# Ever had to use your skills



## 5up3rman (Jan 14, 2010)

Whatever reason you started learning your art, be it BJJ, Judo, Karate, Kick Boxing or Krav Maga....anything.

Has anybody ever had to use it in a real life situation (not competition)!

And more specifically i'm talking about an uprovoked attack/defence situation, not the ****ing idiots that get drunk and go out looking for trouble. I've got no time for your opinions or thoughts.

Just wanted to find out how people handled the transition from training to real situation.

Did you forget your technique, did you stay composed and what was the scenario and result?

Hope to hear some intresting posts.


----------



## theheft (Mar 10, 2009)

Yes on a couple of occasion.

Most recent one was in a kebab shop after a night out, I was chatting to the owner at the counter waiting for my chicken kebab.
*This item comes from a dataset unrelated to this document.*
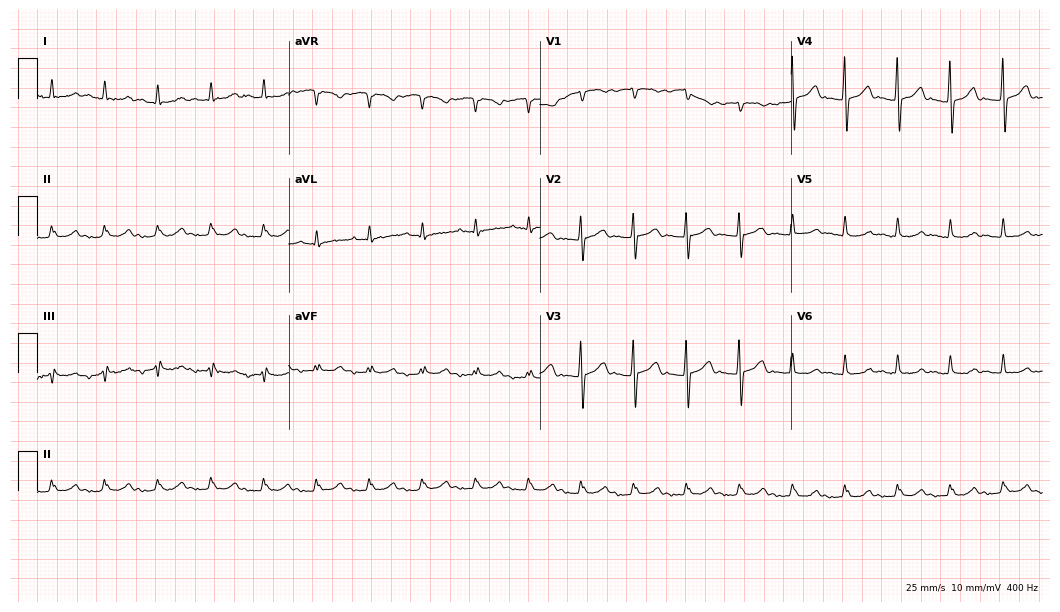
12-lead ECG from an 84-year-old male patient (10.2-second recording at 400 Hz). Shows sinus tachycardia (a sinus rate of 100 beats per minute or more).

One of my mates was sat down at a table eating a pizza talking to a bird, the rest were outside. I hear a load of noise behind me and see some lad pounding my mates face in. Now normally I wouldn't go running in, I would let events run their course and only intervene if things got nasty (head stamping etc). However knowing my mate, knowing his personality and that he is the last person on earth to try an upset anyone, I presumed this was an unprovoked attack which it turned out it was.

I went over and pulled the guy off my mate, Thai clinched him, kneed him in his ribs and threw him to the ground. He saw the size of me (im 6 foot 4 and big built) and starts saying "I don't want to fight you, I don't want to fight you" I told him to f**k off or he'll get hurt and he did. My mates nose was popped and had a black eye, his pizza was ruined as well because of all the blood!

We found out later that the girl my mate was talking to was the lads ex and he saw red.


----------



## 5up3rman (Jan 14, 2010)

Yea fair play, you stepped in to save a mate.

Thats fair play.

Getting thai clicnhed by a big guy like you and kneed does not sound like my idea of fun.

lol

thanks for the post


----------



## 5up3rman (Jan 14, 2010)

anyone else had a street situation?


----------



## Expertly_Blended (Oct 27, 2009)

Only once, on my girlfriends birthday, this lad started flirting with her and didnt take the message that she wasnt interested, even when she said "stop it thats my boyfriend over there" so he came over to me and started arguing, i tried to calm him down then he swings at me. So i slipped it and dotted him on the nose for his trouble. Then one of my rugby mates, whos the bouncer there, comes straight over and chucks him out, because he knows i dont start anything, im a pussycat really, so are most of the fighters i know. Normally i manage to talk them out of it, fighting should always be the last resort. Now excuse me while i put on my hemp trousers and dance through the valleys lol


----------



## 5up3rman (Jan 14, 2010)

Fair play, i like to hear that you actually tried to talk him out of it.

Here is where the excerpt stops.